Dr. Tsuda starts to have a mental breakdown as he struggles with his feelings of resentment, the feeling that he deserved to have a good home, a good wife, and good son without putting in any emotional effort. In particular, he blames his own son despite his own shortcomings and seeks empathy for himself only. However, in this case, Dr. Irabu, the side-character prankster-doctor of this show, directly stages an intervention, taking a more active role compared to previous episodes. Irabu shows Tsuda to have empathy for his wife and his son, explaining that although absentee fathers can always escape into the workplace, young children have no hope if they can’t even escape into their own homes which were meant to protect them. More generally, Irabu tries to teach the viewer to have empathy and to take notice of every single person, however ugly, that we encounter in this life, not blaming them or resenting them or hating them, but seeing them as fellow-strugglers in the colosseum of life.


Dr. Tsuda finally takes the first step to change his life, taking time away from his busy schedule to host a Christmas party for his son Yuta. Always the serious, strict, absentee father, he sends a picture of himself wearing a funny Christmas hat to show his sincerity.

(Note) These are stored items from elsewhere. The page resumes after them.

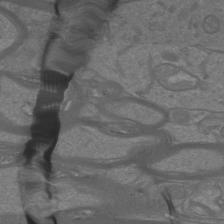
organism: Mouse
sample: Cortical neurons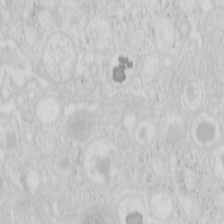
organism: Mouse
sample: Pancreas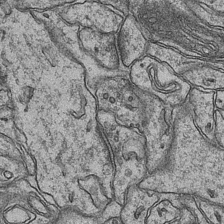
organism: Mouse
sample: CA1 Hippocampus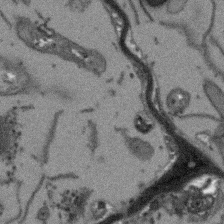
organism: Arabidopsis thaliana
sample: Root tip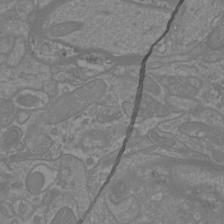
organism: Mouse
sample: Cortical neurons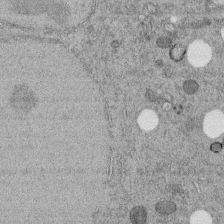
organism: C. elegans
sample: C. elegans embryo early stage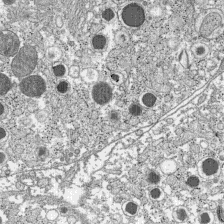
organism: C57BL Mouse
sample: Pancreatic islet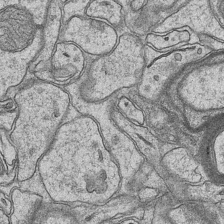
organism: Mouse
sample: CA1 Hippocampus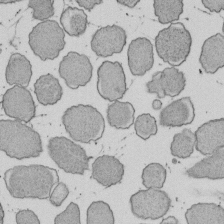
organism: E. coli
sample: Bacterial nucleoid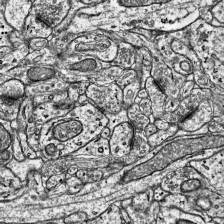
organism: Mouse
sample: Visual Cortex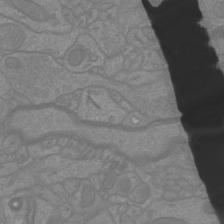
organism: Mouse
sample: Cortical neurons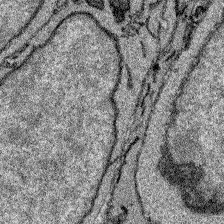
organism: Zebrafish
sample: Larval olfactory bulb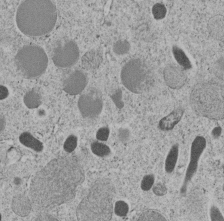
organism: C. elegans
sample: C. elegans embryo early stage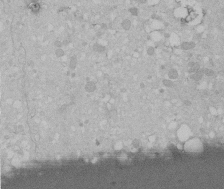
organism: Human
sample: Melanocyte Keratinocyte synapse skin construct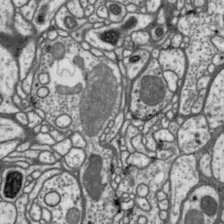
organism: Drosophila
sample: Protocerebral bridge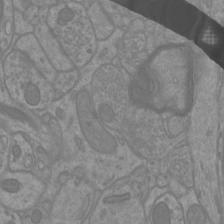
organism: Mouse
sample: Cortical neurons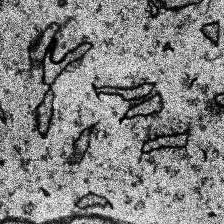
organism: Human
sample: Temporal Lobe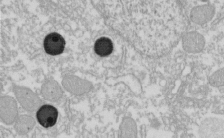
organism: Xenopus
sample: Cilia; centrioles in frog embryo cells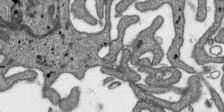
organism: Human
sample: Lung epithelial cells, uninfected (mock) control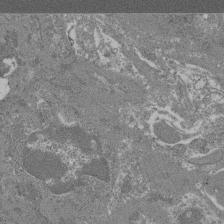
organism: Mouse
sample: Glomerulus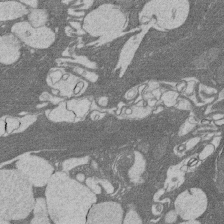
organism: Rat
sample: Salivary granule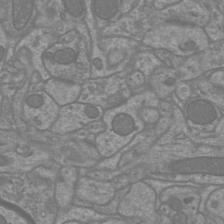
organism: Mouse
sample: Cortical neurons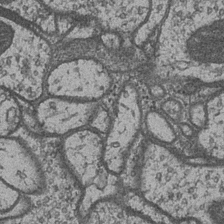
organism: Drosophila
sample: Optic medulla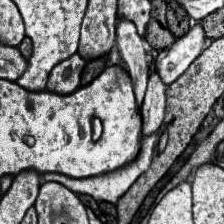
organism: Human
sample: Temporal Lobe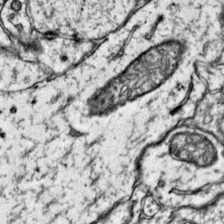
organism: Mouse
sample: Primary visual cortex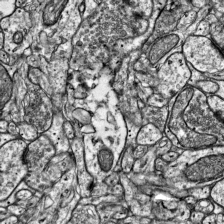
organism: Mouse
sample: Visual Cortex

With the show finally concluding with this episode, we receive a badly-needed message for modern parents who need to invest more time in their children, who are struggling greatly in this difficult generation, as well as a general call-to-action to for the average viewer, who presumably doesn’t have many mental illnesses, to fix his own life and to stop blaming others.



Overall, I greatly enjoyed watching Kuuchuu Buranko and give it a 10/10 rating simply because it’s so underrated, but probably more like a 9/10 if I have to be realistic.

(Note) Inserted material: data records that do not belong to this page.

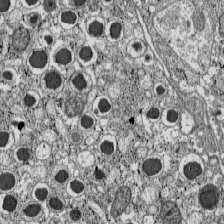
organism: C57BL Mouse
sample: Pancreatic islet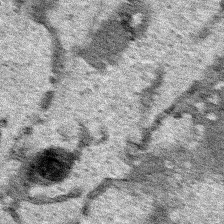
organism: Human
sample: Mitochondria in HCT116 cells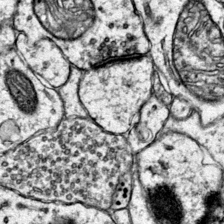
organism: Mouse
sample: Primary visual cortex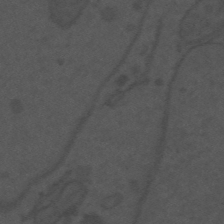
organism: Mouse
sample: Suprachiasmatic nucleus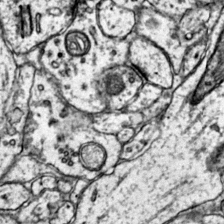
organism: Mouse
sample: Primary visual cortex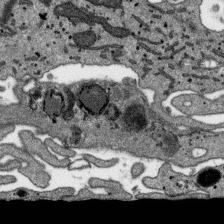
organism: Human
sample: Lung epithelial cells, uninfected (mock) control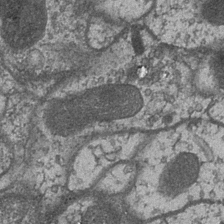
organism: Drosophila
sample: Optic medulla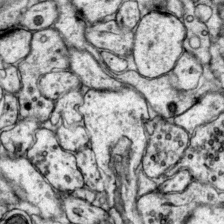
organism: Mouse
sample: Primary visual cortex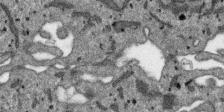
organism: Human
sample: Lung epithelial cells, uninfected (mock) control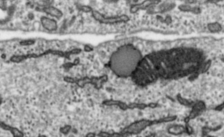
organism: Toxoplasma gondii
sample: Parasites in a vacuole inside a host cell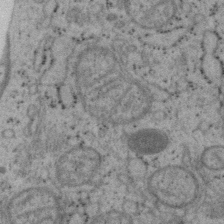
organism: Human
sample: HeLa cells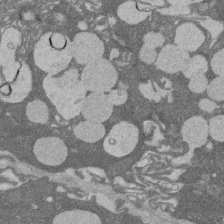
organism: Rat
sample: Salivary granule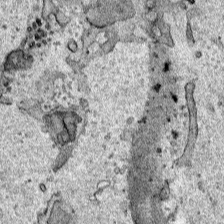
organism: Human
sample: Mitochondria in HCT116 cells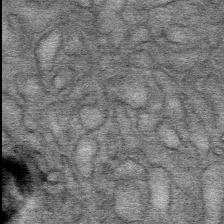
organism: Mouse
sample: Mouse Salivary gland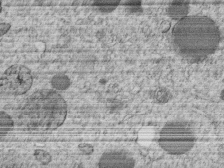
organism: C. elegans
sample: C. elegans embryo early stage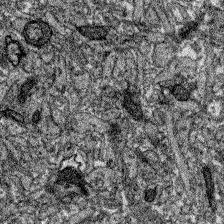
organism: Zebrafish
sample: Larval olfactory bulb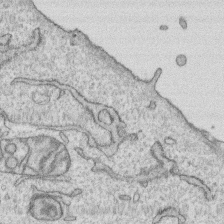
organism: Human
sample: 1205lu cells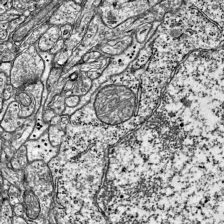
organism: Mouse
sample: Visual Cortex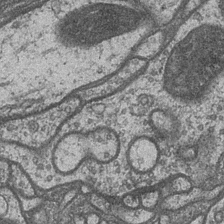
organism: Drosophila
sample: Optic medulla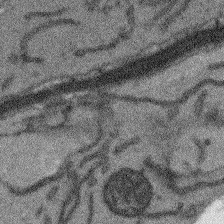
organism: Arabidopsis thaliana
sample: Root tip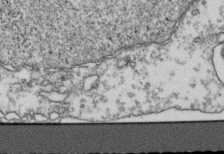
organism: Human
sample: Activated Jurkat CD4+ T cells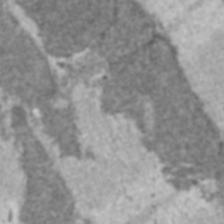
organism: C57BL Mouse
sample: Heart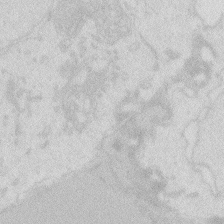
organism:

I absolutely loved the polarizing art style, which overlapped the faces of real actors over anime style. Almost every single episode covered a topic that I was personally interested in, except for perhaps the one about romance novels. The combination of comedy and drama was excellent — a great setup for a show that doesn’t take itself too seriously, making fun of itself, while suddenly surprising you with some great points. The show certainly meets my qualification for “mildly life-changing” in the sense that there are certain scenes and quotations that I still strongly remember despite it being more than a year since I first saw the show. I highly recommend that you watch this show and that, you, too, learn to overcome your weaknesses and integrate them into a healthy and happy life.


A small update from me

Hey everybody, I’m still alive and still watching anime, so I decided to start posting reviews again and share some of the nonsense that I’ve learned after enjoying these cartoons for years. I probably won’t be doing armchair philosophy on this blog anymore unless people really enjoy it.